Após três anos de estabilidade institucional, entretanto, a então recente democracia espanhola foi submetida ao primeiro grande desafio: a tentativa de golpe de 23 de fevereiro de 1981. Ao ser votada a investidura de um novo governo, o Palácio do Congresso foi invadido por militares, que anunciavam a tomada do poder.

Na madrugada de 23 para 24 de fevereiro, o rei divulgou pronunciamento em que pedia serenidade e confiança à população, confirmando que ordenara às autoridades civis e à junta de chefes do estado maior, como Chefe do Exército, que tomassem as medidas necessárias à manutenção da ordem constitucional dentro da legalidade vigente. Nos bastidores, realizou mobilizações e conversas para o restabelecimento da normalidade que acabaram por dissolver o quadro de crise. Juan Carlos I, até então considerado rei apenas do ponto de vista jurídico e, por muitos, herdeiro do legado de Franco, com uma brevíssima mensagem reproduzida pelos meios de comunicação legitimou-se como verdadeiro rei e defensor dos espanhóis.

Juan Carlos I tomou, nesse momento de crise, a responsabilidade pela manutenção do regime democrático. Terminou sua fala na madrugada do dia 23 para 24 de fevereiro de 1981 afirmando que: “a Coroa, símbolo da permanência e da unidade da Pátria, não pode tolerar de forma alguma ações ou atitudes de pessoas que pretendam interromper a força o processo democrático que a Constituição votada pelo povo espanhol determinou por meio de referendo”, em tom muito semelhante à mensagem transmitida por seu filho 16 anos depois.

Ao clamar pela união, pelas instituições democráticas e, principalmente, ao tranquilizar a população, resgata-se a ideia de que o “rei, em um país livre, é um ser à parte, superior às divergências de opiniões, cujo interesse maior é a manutenção da ordem e da liberdade, inatingível por todas as paixões da condição comum”. É o conceito de Benjamin Constant de que o poder real na monarquia constitucional deve estar situado acima dos fatos “e, sob certo aspecto, neutro, a fim de que sua ação se estenda a todos os pontos que se necessite e o faça com um critério preservador, reparador, não hostil”, com o verdadeiro interesse que “um dos poderes não destrua o outro, permitir que todos se apoiem, se compreendam e que atinem comumente”.

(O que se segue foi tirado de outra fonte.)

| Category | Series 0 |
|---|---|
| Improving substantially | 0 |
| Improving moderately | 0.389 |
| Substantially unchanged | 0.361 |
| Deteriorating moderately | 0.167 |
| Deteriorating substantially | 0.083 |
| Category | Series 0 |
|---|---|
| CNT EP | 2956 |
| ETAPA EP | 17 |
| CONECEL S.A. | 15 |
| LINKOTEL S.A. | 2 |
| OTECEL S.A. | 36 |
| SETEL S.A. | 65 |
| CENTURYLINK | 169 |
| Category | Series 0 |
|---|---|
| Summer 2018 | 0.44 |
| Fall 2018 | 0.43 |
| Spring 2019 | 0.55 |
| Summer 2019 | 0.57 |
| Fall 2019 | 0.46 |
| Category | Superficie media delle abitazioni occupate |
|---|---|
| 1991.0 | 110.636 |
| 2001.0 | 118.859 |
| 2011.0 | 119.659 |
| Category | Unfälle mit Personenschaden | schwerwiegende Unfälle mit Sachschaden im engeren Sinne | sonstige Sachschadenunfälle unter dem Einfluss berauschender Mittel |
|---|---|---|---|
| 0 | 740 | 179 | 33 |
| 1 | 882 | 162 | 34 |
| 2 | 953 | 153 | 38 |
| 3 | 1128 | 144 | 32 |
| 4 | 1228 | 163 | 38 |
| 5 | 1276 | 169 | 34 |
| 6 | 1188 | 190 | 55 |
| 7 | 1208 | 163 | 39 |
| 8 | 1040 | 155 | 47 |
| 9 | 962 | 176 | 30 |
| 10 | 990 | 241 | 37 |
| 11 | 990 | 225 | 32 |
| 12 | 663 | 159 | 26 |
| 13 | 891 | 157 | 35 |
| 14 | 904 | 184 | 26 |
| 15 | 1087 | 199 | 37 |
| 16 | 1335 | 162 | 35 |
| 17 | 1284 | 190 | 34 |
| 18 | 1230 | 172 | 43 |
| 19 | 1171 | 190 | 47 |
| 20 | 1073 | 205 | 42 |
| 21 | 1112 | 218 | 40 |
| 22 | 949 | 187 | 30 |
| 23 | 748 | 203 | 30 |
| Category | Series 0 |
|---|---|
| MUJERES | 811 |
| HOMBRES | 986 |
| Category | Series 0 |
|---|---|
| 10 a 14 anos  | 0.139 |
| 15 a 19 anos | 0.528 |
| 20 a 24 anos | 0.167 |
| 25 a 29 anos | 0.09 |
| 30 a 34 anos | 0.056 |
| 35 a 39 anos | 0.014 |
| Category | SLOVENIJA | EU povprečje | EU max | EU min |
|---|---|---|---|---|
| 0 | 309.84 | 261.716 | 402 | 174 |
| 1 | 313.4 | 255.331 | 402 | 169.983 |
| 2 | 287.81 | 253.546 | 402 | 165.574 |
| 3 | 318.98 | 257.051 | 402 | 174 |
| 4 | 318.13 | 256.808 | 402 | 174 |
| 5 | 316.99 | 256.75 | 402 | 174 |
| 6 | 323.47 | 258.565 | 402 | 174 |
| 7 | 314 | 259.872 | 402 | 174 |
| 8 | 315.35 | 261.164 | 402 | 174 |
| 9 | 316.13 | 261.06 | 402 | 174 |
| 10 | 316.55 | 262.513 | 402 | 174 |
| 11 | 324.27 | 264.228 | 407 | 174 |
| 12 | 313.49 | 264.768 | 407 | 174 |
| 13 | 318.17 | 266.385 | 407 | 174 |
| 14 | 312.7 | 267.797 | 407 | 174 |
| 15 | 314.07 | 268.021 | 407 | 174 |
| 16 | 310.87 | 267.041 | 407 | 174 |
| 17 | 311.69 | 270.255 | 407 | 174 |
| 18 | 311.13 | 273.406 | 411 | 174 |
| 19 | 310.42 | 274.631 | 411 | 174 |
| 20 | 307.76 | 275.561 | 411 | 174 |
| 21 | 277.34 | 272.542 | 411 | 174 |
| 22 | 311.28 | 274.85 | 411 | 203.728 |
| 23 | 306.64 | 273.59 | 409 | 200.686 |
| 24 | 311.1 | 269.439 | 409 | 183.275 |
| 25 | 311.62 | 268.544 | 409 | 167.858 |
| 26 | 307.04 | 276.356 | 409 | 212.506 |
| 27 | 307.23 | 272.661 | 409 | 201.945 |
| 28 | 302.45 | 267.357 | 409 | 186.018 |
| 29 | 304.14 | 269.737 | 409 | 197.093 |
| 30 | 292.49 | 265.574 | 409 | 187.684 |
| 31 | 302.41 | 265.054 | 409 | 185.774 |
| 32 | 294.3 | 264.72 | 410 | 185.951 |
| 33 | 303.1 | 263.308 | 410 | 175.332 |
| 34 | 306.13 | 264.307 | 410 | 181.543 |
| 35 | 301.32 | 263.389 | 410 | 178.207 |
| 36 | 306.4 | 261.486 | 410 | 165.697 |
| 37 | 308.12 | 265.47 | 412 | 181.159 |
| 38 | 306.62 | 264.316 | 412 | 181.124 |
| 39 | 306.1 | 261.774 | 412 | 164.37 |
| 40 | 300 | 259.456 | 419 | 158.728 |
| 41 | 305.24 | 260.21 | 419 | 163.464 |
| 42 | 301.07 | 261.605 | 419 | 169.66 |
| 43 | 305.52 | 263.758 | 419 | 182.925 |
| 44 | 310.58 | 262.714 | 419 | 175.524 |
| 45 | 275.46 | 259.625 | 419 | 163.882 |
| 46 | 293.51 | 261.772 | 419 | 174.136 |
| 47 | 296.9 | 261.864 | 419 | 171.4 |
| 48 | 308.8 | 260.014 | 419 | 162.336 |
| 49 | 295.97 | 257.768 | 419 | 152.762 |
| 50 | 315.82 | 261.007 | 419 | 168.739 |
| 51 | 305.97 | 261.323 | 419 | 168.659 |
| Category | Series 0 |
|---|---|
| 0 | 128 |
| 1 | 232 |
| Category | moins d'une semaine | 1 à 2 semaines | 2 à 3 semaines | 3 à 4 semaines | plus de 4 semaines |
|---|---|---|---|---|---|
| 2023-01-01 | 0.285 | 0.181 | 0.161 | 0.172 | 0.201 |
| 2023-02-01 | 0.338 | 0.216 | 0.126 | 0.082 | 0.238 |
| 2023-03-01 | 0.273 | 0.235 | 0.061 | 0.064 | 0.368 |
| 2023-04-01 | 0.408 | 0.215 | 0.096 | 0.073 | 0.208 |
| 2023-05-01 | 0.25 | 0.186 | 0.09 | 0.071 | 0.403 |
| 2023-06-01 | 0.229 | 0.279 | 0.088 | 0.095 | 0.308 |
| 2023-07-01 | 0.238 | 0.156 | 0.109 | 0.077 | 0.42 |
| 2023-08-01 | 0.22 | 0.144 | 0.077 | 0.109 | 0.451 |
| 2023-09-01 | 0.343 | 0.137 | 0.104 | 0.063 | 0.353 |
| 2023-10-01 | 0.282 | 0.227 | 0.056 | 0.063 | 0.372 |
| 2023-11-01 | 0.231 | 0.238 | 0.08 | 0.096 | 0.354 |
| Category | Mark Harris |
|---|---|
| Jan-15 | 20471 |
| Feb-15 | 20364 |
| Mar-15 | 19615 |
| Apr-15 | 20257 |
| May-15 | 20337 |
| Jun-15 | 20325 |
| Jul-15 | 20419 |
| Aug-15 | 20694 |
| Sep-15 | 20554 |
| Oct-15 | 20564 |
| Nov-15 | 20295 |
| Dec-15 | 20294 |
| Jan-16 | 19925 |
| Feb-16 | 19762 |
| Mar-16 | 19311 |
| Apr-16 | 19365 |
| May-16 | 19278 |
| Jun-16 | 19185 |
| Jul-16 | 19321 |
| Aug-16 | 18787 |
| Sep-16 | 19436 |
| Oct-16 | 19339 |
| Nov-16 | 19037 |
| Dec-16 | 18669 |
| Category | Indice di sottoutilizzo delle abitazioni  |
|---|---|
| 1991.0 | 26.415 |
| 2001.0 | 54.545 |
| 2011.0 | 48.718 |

Nesse contexto, a efetividade da intervenção do Chefe de Estado em momentos de crise está intimamente ligada a sua legitimidade. No caso espanhol, é dito que a tarefa de Felipe VI é muito mais difícil que a enfrentada por seu pai em 1981, já que na década de oitenta a ânsia por democracia era sentimento generalizado. Hoje, além da complicação dos fatos, em si, a própria instituição monárquica vive uma crise de popularidade, reforçada em período de dificuldades econômicas do país e por escândalos na família real – um pouco amenizada com a abdicação de Juan Carlos I, em tentativa de revitalizar a Monarquia.

De qualquer forma, a polêmica atuação da Casa de Bourbon antes, durante e depois do período ditatorial de Franco é importante elemento da configuração da democracia espanhola, e interessante aspecto da história constitucional do país.